I've been thinking about how DAC's work, and this has left me with some questions i haven't been able to figure out the answer of myself. I don't have a scientific background. I thought i'd write it down here so others can benefit from the question and hopefully the answers, to straigthen things out in a way hopefully understandable to a broader audience. Besides just getting an answer.

I understand that a DAC is a device that produces a varying voltage according to the digital input that it is given, and that it is able to change this voltage n times per second, where n is the samplerate of the DAC, i can also understand that the accuracy with which the voltage can be set for each sample is determined by the bit depth as that determines the number of possibilities, and how this effectively determines the signal-to-noise ratio of the signal, because the less accurate the voltage is set, the less accurate the waveform is reconstructed and the resulting difference is noise. So far so good.

It's also easy to understand that the maximum possible frequency that can be reproduced, the so-called nyquist frequency, is exactly half the samplerate, because a wave needs at the very least a crest and a trough sampled to be a wave.

However i get the impression from reading this forum that every frequency up to the nyquist frequency can be reproduced. When i look at spectograms the Y axis is always from 0 to the nyquist frequency and when looking at noise i can see that there is sound all the way up.

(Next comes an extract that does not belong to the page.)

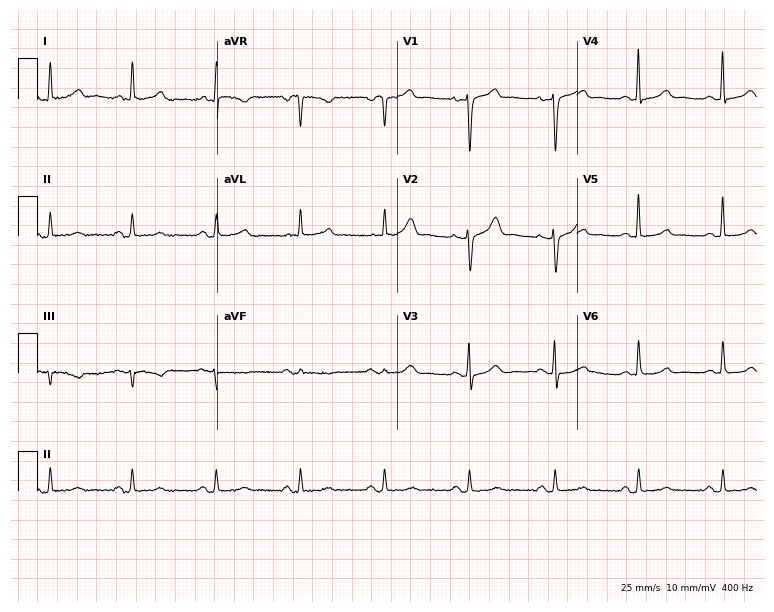
Electrocardiogram (7.3-second recording at 400 Hz), a female, 68 years old. Of the six screened findings (first-degree AV block, right bundle branch block, left bundle branch block, sinus bradycardia, atrial fibrillation, sinus tachycardia), none is recorded. Findings outside these six are not listed.

What i don't get is how a 44.1KHz DAC would reproduce a sine wave at 22049Hz, or rather, how one could possibly represent such a wave digitally at said samplerate. I imagine that the sampling points would sometimes fall near the crest and trough, but later fall near the neutral points. I imagine this would be reproduced as a 22050Hz wave with a full amplitude modulation at 2Hz, and reversing in phase each time, and that this phenomenon is called aliasing, is this correct?

If so, then how can frequencies near the nyquist frequency be represented and measured in the digital signal? I know that during mastering there will often be a so called "brick wall" filter at roughly 20KHz, but even at 20KHz you only have 2.2 samples to represent each wave with, and i cannot imagine how one could accurately represent frequencies when you have so few samples at non-integer numbers to use.


I assume that there must be a flaw in my reasoning somewhere, but i can't see where, so any help would be appreciated.
Veni Vidi Vorbis.

DAC question.

Reply #1
Quote from: HbG on
I understand that a DAC is a device that produces a varying voltage according to the digital input that it is given, and that it is able to change this voltage n times per second, where n is the samplerate of the DAC.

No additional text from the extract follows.